## What is needed
Note how many lines in these entries contain "organism", and reply with that number alone.

--

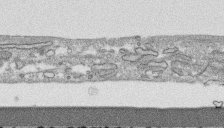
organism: Human
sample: CRL-1474
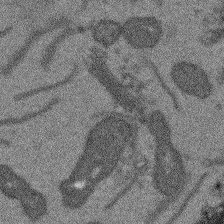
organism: Arabidopsis thaliana
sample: Root tip
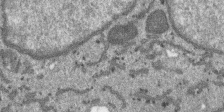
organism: Human
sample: Lung epithelial cells infected with SARS-CoV-2
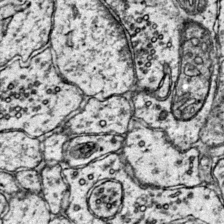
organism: Mouse
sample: Primary visual cortex
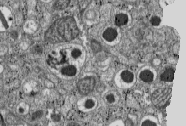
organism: C57BL Mouse
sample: Pancreatic islet

--

## Exercise response
5